* _Exercise aim_
Give again only the lines from the line that holds "église Argol, denez goasguen." to the end of the data, inclusive, omitting all pictures.

* _Dataset excerpt_
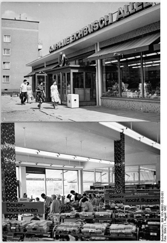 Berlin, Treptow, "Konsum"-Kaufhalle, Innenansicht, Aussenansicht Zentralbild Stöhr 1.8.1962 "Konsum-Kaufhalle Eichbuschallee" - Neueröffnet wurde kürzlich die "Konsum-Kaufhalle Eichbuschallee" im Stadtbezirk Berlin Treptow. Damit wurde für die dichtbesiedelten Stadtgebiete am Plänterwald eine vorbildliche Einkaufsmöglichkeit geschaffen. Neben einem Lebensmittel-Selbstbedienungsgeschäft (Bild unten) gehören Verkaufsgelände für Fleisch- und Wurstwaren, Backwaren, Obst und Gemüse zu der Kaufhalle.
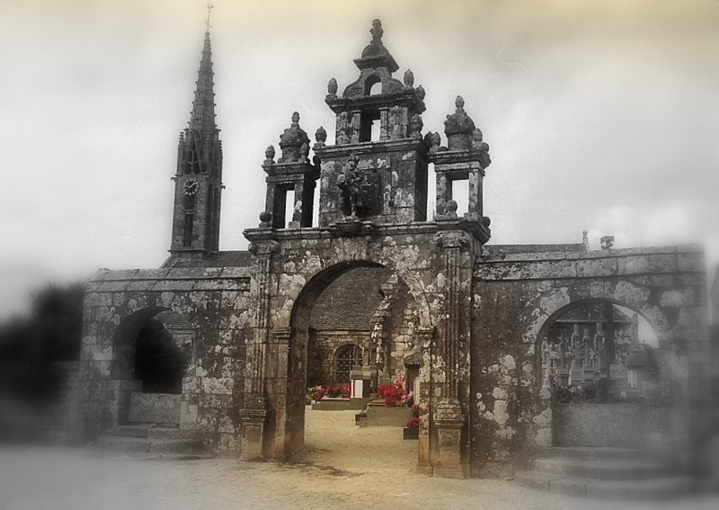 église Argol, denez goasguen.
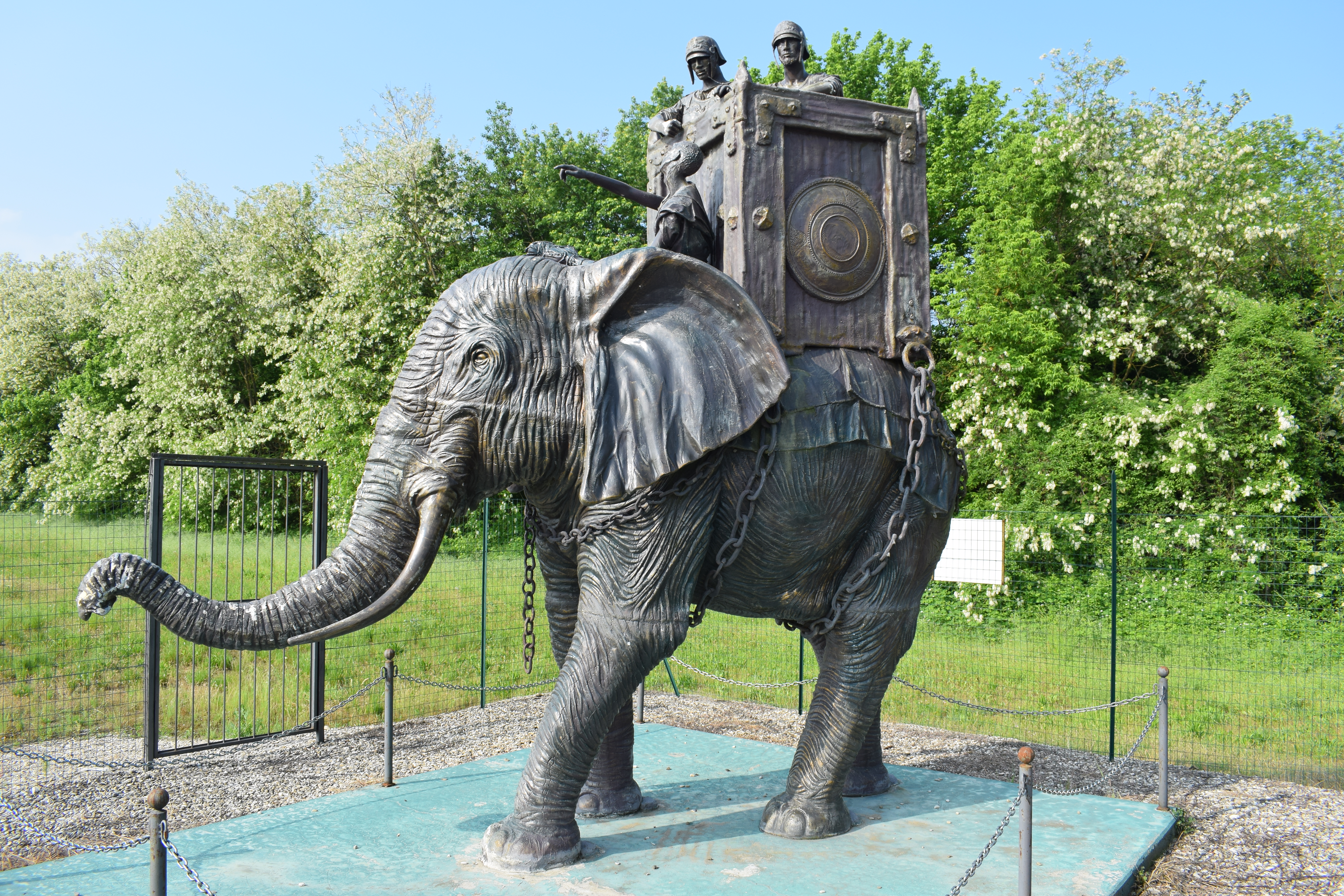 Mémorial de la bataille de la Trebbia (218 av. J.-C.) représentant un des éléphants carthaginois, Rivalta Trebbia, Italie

* _Solution for this task_
 église Argol, denez goasguen.
 Mémorial de la bataille de la Trebbia (218 av. J.-C.) représentant un des éléphants carthaginois, Rivalta Trebbia, Italie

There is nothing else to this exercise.